急急忙忙地将展昭抱进屋里,麻利地把他浑身湿淋淋的衣服脱掉,跑进浴室里拿出自己的浴巾将他浑身上下擦干,用棉被裹好,然后到客厅把家用的医药箱找出来,拿出纱布,剪刀,纱布和消毒药水,将本来覆盖在展昭肋下,现在已经被雨水和血水弄的看不出本来颜色的纱布揭下来。
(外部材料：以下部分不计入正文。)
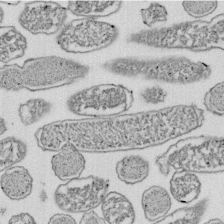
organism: E. coli
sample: Bacterial nucleoid
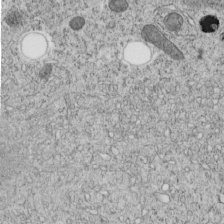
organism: C. elegans
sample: C. elegans embryo early stage
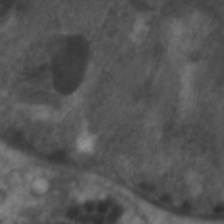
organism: C. elegans
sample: Pharynx
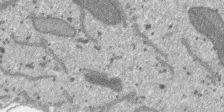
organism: Human
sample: Lung epithelial cells infected with SARS-CoV-2
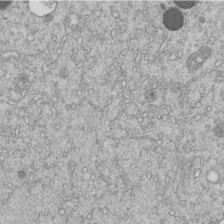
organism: C. elegans
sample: C. elegans embryo early stage
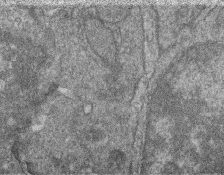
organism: Zebrafish
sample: Cilia; retinal pigment epithelium
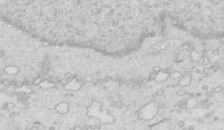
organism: Mouse
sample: Multiciliated cells
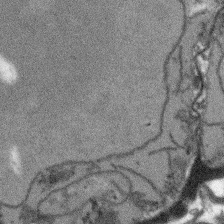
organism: Arabidopsis thaliana
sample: Root tip
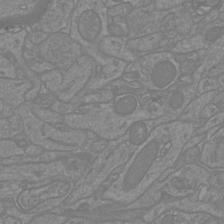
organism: Mouse
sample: Cortical neurons
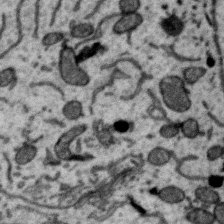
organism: Zebra finch
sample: Brain
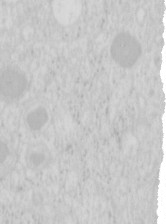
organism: Mouse
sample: Pancreas
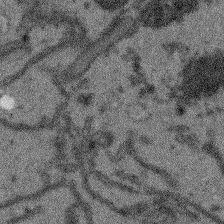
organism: Arabidopsis thaliana
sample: Root tip
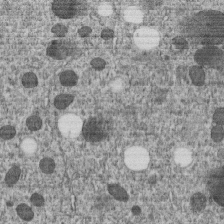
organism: C. elegans
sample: C. elegans embryo early stage
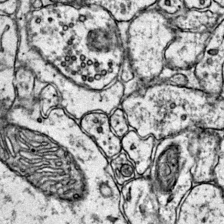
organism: Mouse
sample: Primary visual cortex
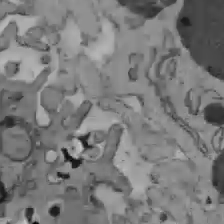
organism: C57BL Mouse
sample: Liver
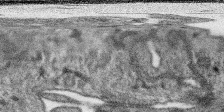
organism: Human
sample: Lung epithelial cells infected with SARS-CoV-2
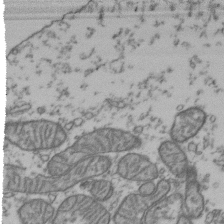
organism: Human
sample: Activated Jurkat CD4+ T cells
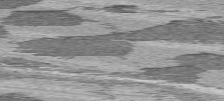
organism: C57BL Mouse
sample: Heart
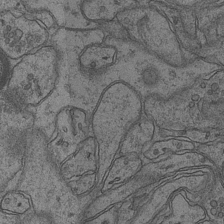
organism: Mouse
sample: CA1 Hippocampus
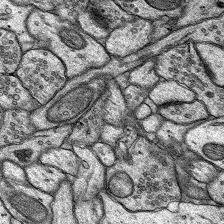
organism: Rat
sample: Hippocampus
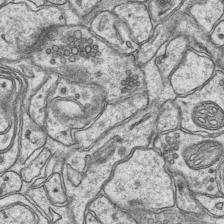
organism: Mouse
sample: CA1 Hippocampus
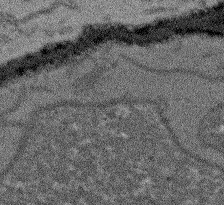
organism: Arabidopsis thaliana
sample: Root tip
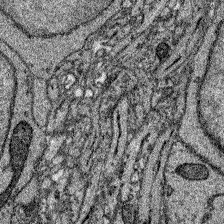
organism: Zebrafish
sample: Larval olfactory bulb
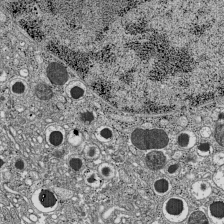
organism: C57BL Mouse
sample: Pancreatic islet
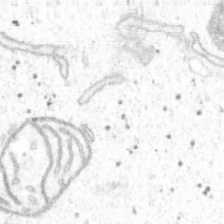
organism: Human
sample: HeLa cells
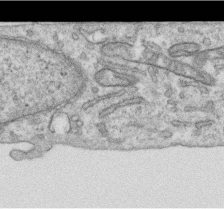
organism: Human
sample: Centriole in RPE cells
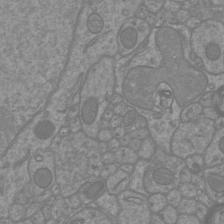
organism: Mouse
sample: Cortical neurons
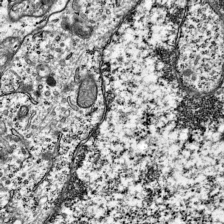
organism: Mouse
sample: Visual Cortex
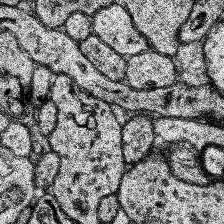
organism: Human
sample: Temporal Lobe
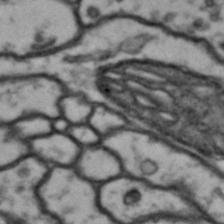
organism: Drosophila
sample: Brain
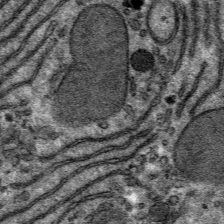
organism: Mouse
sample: Mouse hepatocytes
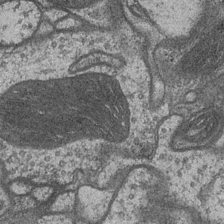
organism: Drosophila
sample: Optic medulla
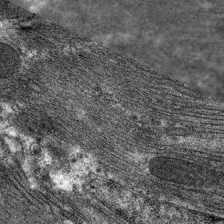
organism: C. elegans
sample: Pharynx
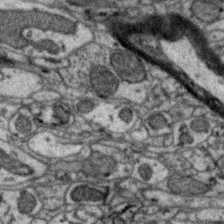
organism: Zebra finch
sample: Brain
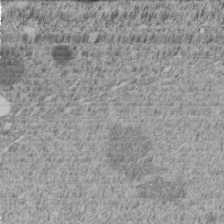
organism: C. elegans
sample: C. elegans embryo early stage
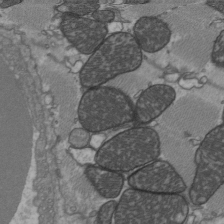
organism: C57BL Mouse
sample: Heart
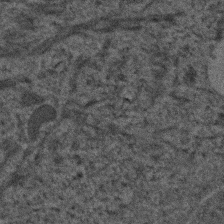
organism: Human
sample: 1205lu cells
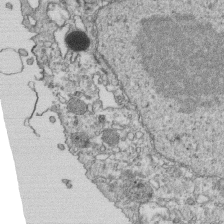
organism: Human
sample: HeLa cell HIV synapse
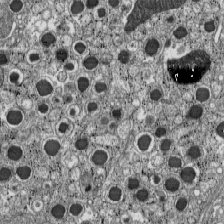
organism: C57BL Mouse
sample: Pancreatic islet
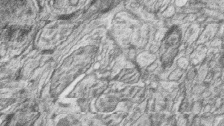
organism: Zebrafish
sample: synaptic ribbons in rod cells and cone cells
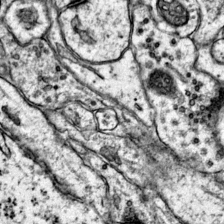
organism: Mouse
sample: Primary visual cortex
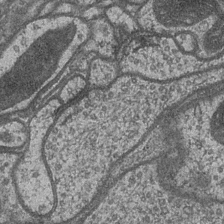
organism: Drosophila
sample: Optic medulla
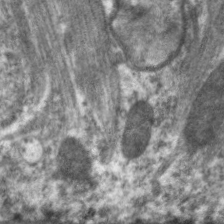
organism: C. elegans
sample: Pharynx
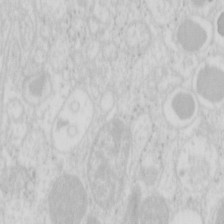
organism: Mouse
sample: Pancreas
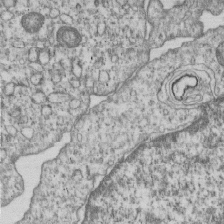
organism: Human
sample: MDA-MB-231 cells
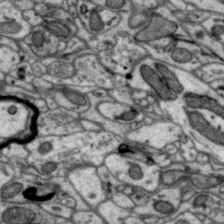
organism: Zebra finch
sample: Brain
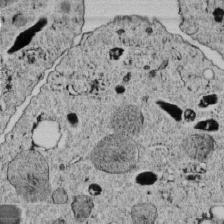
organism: C. elegans
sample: C. elegans embryo early stage
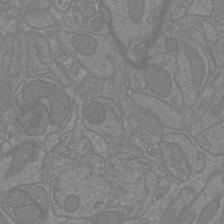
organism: Mouse
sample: Cortical neurons
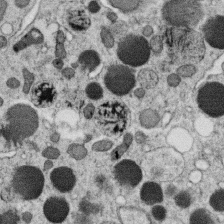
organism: C. elegans
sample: C. elegans oocyte; sperm cells
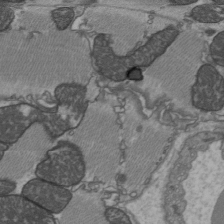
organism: C57BL Mouse
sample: Heart
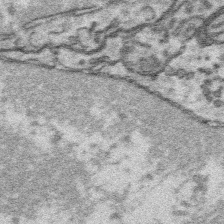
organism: Platynereis dumerilii
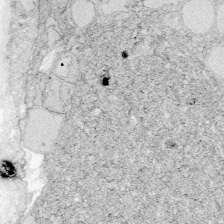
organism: Zebrafish
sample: Whole-Brain
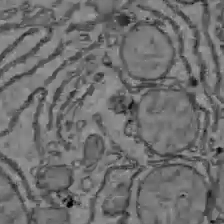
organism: C57BL Mouse
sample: Liver
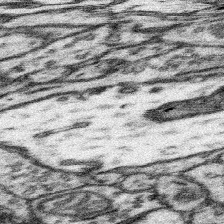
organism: Mouse
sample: Somatosensory cortex neuropil

看见那个寸许长的旧伤裂了口子,泛着被水泡过后的白色,白玉堂心里一阵起急,但是手上的动作却不是一般的轻柔,清洗伤口,重新上药包扎,他尽管心有怨气,但手上的动作确是轻而又轻,即使这样,昏迷中的展昭还是被疼痛牵扯了神经,清清浅浅的呻吟了几声,让白玉堂本就揪痛的心里更加难受,给展昭穿上睡衣,重新盖好被子,他走到厨房,开始给那只病猫煮姜汤水。等着水开的时候,他看着放在阳台上的那些破家具,气咻咻地瞪着它们,小声骂道,
“不知道是什么宝贝,豁了命都要找回来,不知道你是聪明还是笨?!看着那么聪明,干的全是傻事!不傻也不会让自己伤成这样!”